Il est ainsi de la responsabilité de la représentation nationale de s’assurer que les achats financés par le contribuable s’inscrivent dans cette démarche bénéfique pour notre pays. Les impôts de nos concitoyens ne sauraient financer les revenus d’importateurs extra‑européens de produits irrespectueux de notre environnement. Malheureusement, il apparaît aujourd’hui que la très grande majorité des uniformes de nos fonctionnaires sont produits à l’étranger, principalement en Asie et au Maghreb. Pire encore, de nombreuses entreprises sélectionnées sont détenues par des capitaux extra‑européens, quand elles ne créent parfois même aucun emploi sur le territoire national.
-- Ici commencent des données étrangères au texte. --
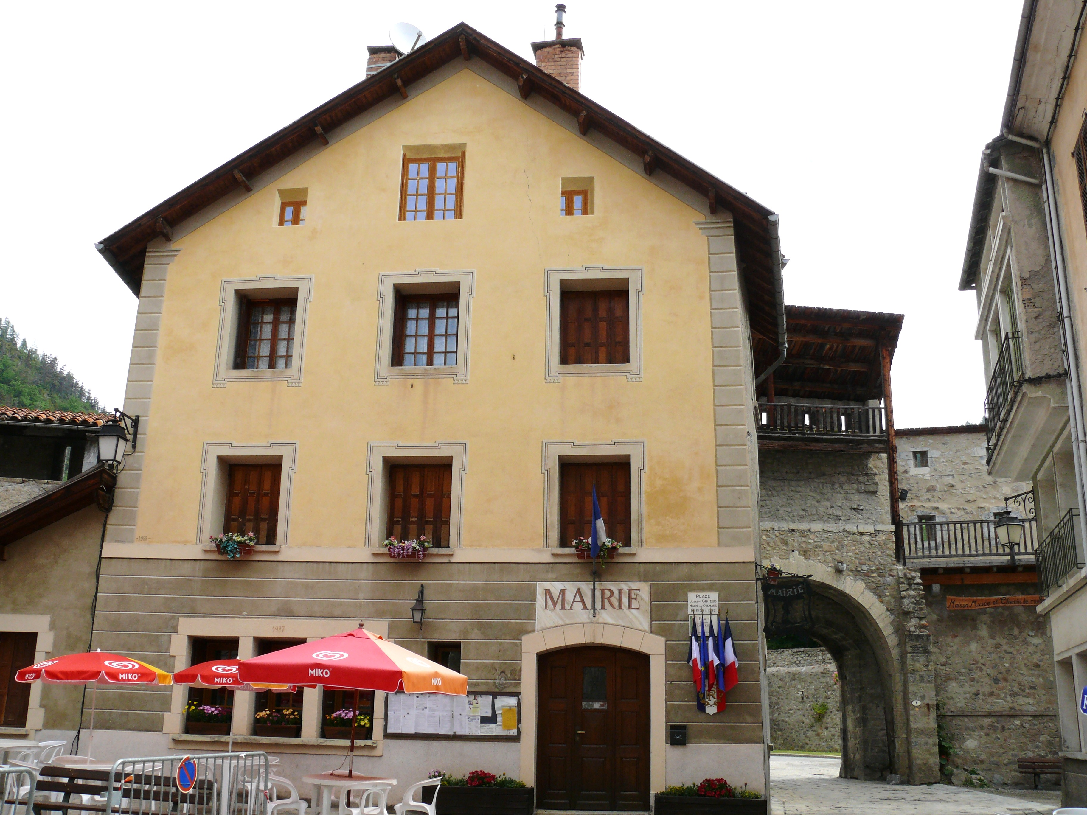 Colmars - Mairie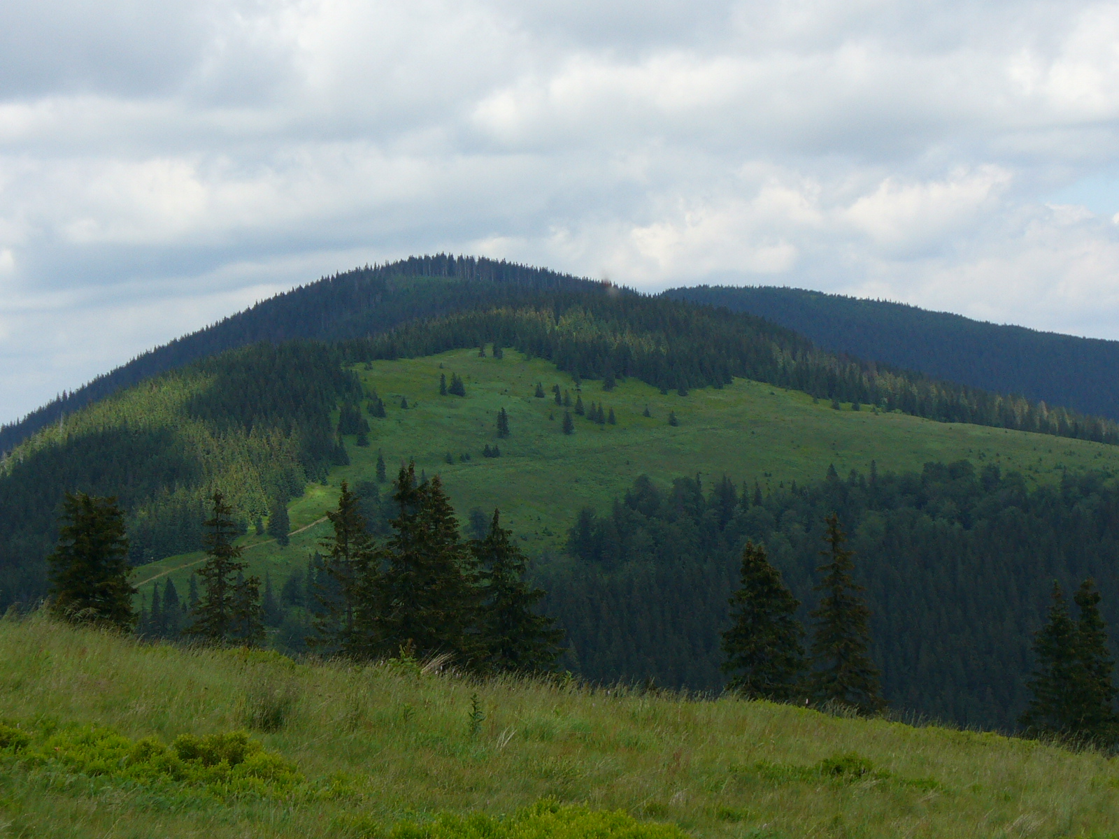 Romanka (po lewej)

Cela a déjà été fait pour le secteur de l’alimentation : la loi EGAlim a consacré l’objectif de 50 % de produits durables et de qualité dans la restauration collective. Une même ambition pour la commande publique textile serait plus que louable. Ainsi, dans la même veine que le Buy American Act, cette proposition de loi se veut la première étape vers un Buy European Act.

L’industrie textile française est reconnue pour son excellence, son innovation et la qualité de ses produits. Elle voit par ailleurs fleurir depuis plusieurs années de nombreuses initiatives éco‑responsables. En visant à favoriser l’achat de textiles produits localement pour les commandes publiques, cette proposition de loi vise à soutenir directement les fabricants français, à préserver et à valoriser le patrimoine industriel et les savoir‑faire uniques de notre pays.

Enfin, à l’heure où les rivalités internationales se font de plus en plus compétitives, il est important de rappeler que nous ne pouvons plus nous permettre de dépendre de puissances extra‑européennes souvent rivales pour fournir des équipements indispensables à nos forces de sécurité, nos personnels de santé et qui demain habilleront peut‑être nos enfants dans les cours d’école.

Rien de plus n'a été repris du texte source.